# Invite to Mastodon@bsd.network



## Lamia (Nov 8, 2022)

Good Afternoon,
Any admin on BSD.network - https://bsd.network/about - 
here that can send me an invite?

That will be appreciated.


----------



## zirias@ (Nov 8, 2022)

I'm starting to get an idea why my mail to admin@ over there didn't get a response yet 

Yes, you're not the first I've seen asking about it. There's some totally inexplicable  run on Mastodon it seems. Probably overload for those instances who want to stay in control of their influx...


----------



## Lamia (Nov 14, 2022)

Thanks zirias@. Given that this thread gains no traction, I reckon most members are not using the social network let alone giving its alternatives some thought. I am equally reconsidering my interest in it. 

I however have some professionals that would not jump ship i.e. they would pay whatever Elon demands. Those contacts are making me think.


----------



## zirias@ (Nov 14, 2022)

Lamia, have another look at their page there's now some explanation confirming what I assumed: they're heavily "overload" with new requests and promise to "trickle out" invitations.


Lamia said:


> I reckon most members are not using the social network let alone giving its alternatives some thought.

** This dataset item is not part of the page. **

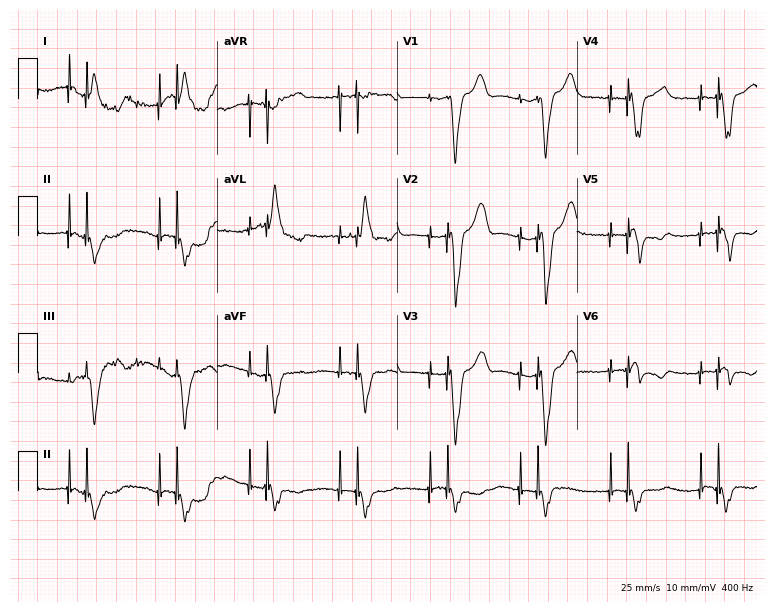
ECG — a 79-year-old male. Screened for six findings — first-degree AV block, right bundle branch block, left bundle branch block, sinus bradycardia, atrial fibrillation, sinus tachycardia — none is recorded.

At least in the FreeBSD "bubble" on Twitter, I've already seen many linking their bsd.network mastodon account.


----------



## Crivens (Nov 16, 2022)

Is this bsd.network up and alive? When they iron it out, someone please drop me a note?


----------



## zirias@ (Nov 16, 2022)

Crivens AFAIK it's "up and alive", but it seems they have limited resources and are currently overwhelmed by the musk-effect 

(edit: write a mail as suggested on their "about page" and hope to get a place in the queue that's eventually served ... oh, my ... I'm still waiting ...)


----------



## Crivens (Nov 22, 2022)

I'll check it out, iff I find the time...


----------



## Lamia (Yesterday at 9:49 AM)

FreshPorts -- net-im/mastodon: GNU Social-compatible microblogging server
					

Mastodon is an alternative implementation of GNU social, a free, open-source social network.  It is a decentralized alternative to commercial platforms based on ActivityStreams, Webfinger, PubsubHubbub and Salmon.  The project focuses on creating a clean REST API and a good user interface.  Ruby...




					www.freshports.org
				




Resurrected! I might just use it.


----------